Unsupervised Deep Seismic Pursuit: Recovering the Compressed Seismic Data Without Ground Truth

Future oil and gas exploration demands large-scale seismic data acquisition with increased versatility, flexibility, automation, and scalability. The challenge lies in transmitting hundreds of recordings per geophone through narrowband channels without overloading the data center or the geophones themselves. This is where lightweight and stand-alone compressive sensing (CS) methods become crucial. This work proposes an efficient in-field seismic data compression approach that uses a sparsity-aware geophone and combines it with an unsupervised deep neural network-based method for recovery. Two knowledge-guided algorithms are used and compared in this regard. These model-based signal reconstruction frameworks with a convolutional neural network (CNN)-based regularization prior offer a systematic approach for optimizing deep architectures for reconstruction without ground truth labels. The formulation reduces the demand for training data and training time while providing improved performance over traditional approaches. During the learning process, alternating minimization is employed in an unrolled iterative framework to optimize both the neural network weights and the signal reconstruction. A key strength of this approach is that it is general within the CS framework and works with any underlying seismic data statistics, allowing it to adapt to a wide range of exploration scenarios.
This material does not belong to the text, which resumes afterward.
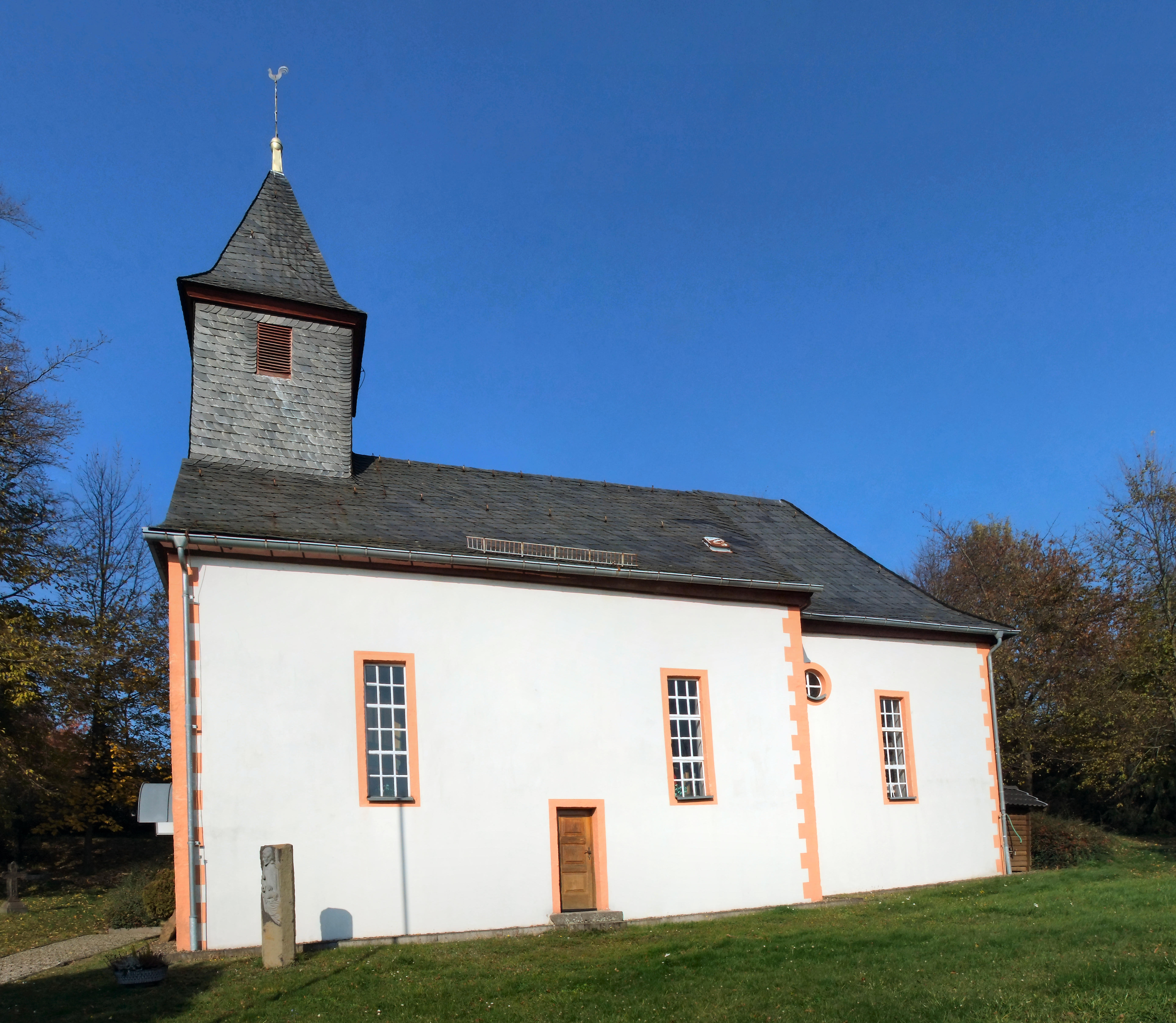 Evangelische Kirche in Harbach, Gemeinde Grünberg, Landkreis Gießen, Hessen, Deutschland

Our results on real seismic datasets demonstrate that the proposed unsupervised method achieves a good balance between data compression ( 16×) and signal quality [ ≈ -22 dB normalized mean square error (NMSE)]. This innovation holds promise not only for oil and gas exploration but also for applications, such as geothermal energy exploration and hydroelectric power, where efficient and reliable identification is essential for optimizing resource exploration, development, and safer operations.